(Items from a data source)
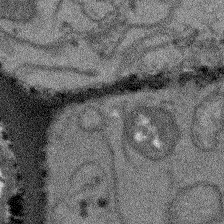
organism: Arabidopsis thaliana
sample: Root tip
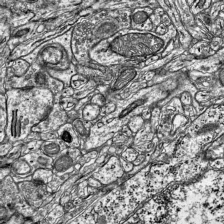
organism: Mouse
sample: Visual Cortex
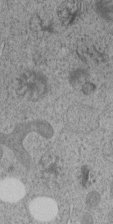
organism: C. elegans
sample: C. elegans embryo early stage
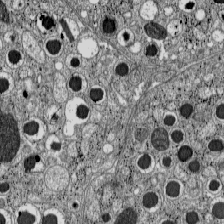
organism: C57BL Mouse
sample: Pancreatic islet
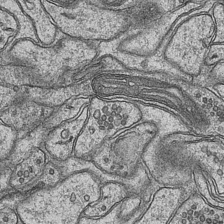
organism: Mouse
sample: CA1 Hippocampus
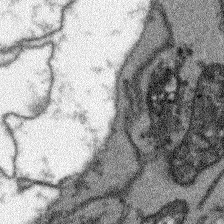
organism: Arabidopsis thaliana
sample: Root tip
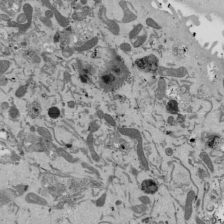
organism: Mouse
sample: ED-1 cell nuclei; centrioles
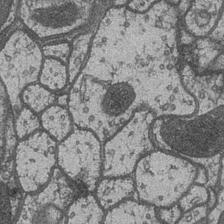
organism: Drosophila
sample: Optic medulla
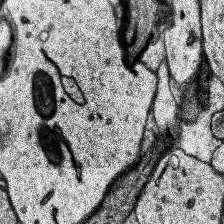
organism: Human
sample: Temporal Lobe
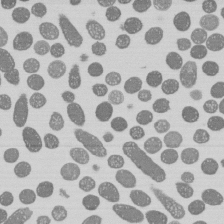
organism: E. coli
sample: Bacterial nucleoid
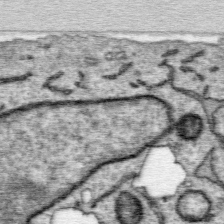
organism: Human
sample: HeLa cells
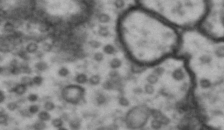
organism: Drosophila
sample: Brain
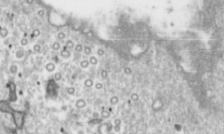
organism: Toxoplasma gondii
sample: Parasites in a vacuole inside a host cell
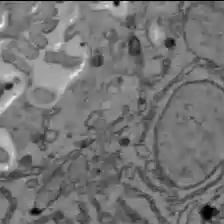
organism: C57BL Mouse
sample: Liver
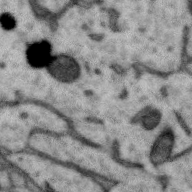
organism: Zebra finch
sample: Brain
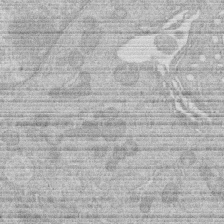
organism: Human
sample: Macrophage cells
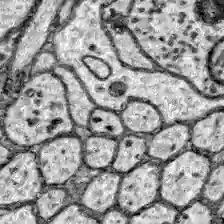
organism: Zebrafish
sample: Brain
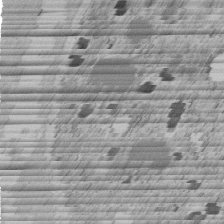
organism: C. elegans
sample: C. elegans embryo early stage
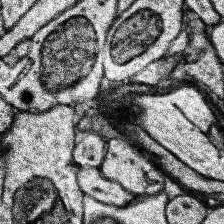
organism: Human
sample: Temporal Lobe
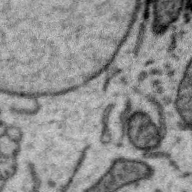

== The problem ==
A word-for-word copy of the entries is needed, with no pictures in it.

== Response ==
organism: Arabidopsis thaliana
sample: Root tip
organism: Mouse
sample: Visual Cortex
organism: C. elegans
sample: C. elegans embryo early stage
organism: C57BL Mouse
sample: Pancreatic islet
organism: Mouse
sample: CA1 Hippocampus
organism: Arabidopsis thaliana
sample: Root tip
organism: Mouse
sample: ED-1 cell nuclei; centrioles
organism: Drosophila
sample: Optic medulla
organism: Human
sample: Temporal Lobe
organism: E. coli
sample: Bacterial nucleoid
organism: Human
sample: HeLa cells
organism: Drosophila
sample: Brain
organism: Toxoplasma gondii
sample: Parasites in a vacuole inside a host cell
organism: C57BL Mouse
sample: Liver
organism: Zebra finch
sample: Brain
organism: Human
sample: Macrophage cells
organism: Zebrafish
sample: Brain
organism: C. elegans
sample: C. elegans embryo early stage
organism: Human
sample: Temporal Lobe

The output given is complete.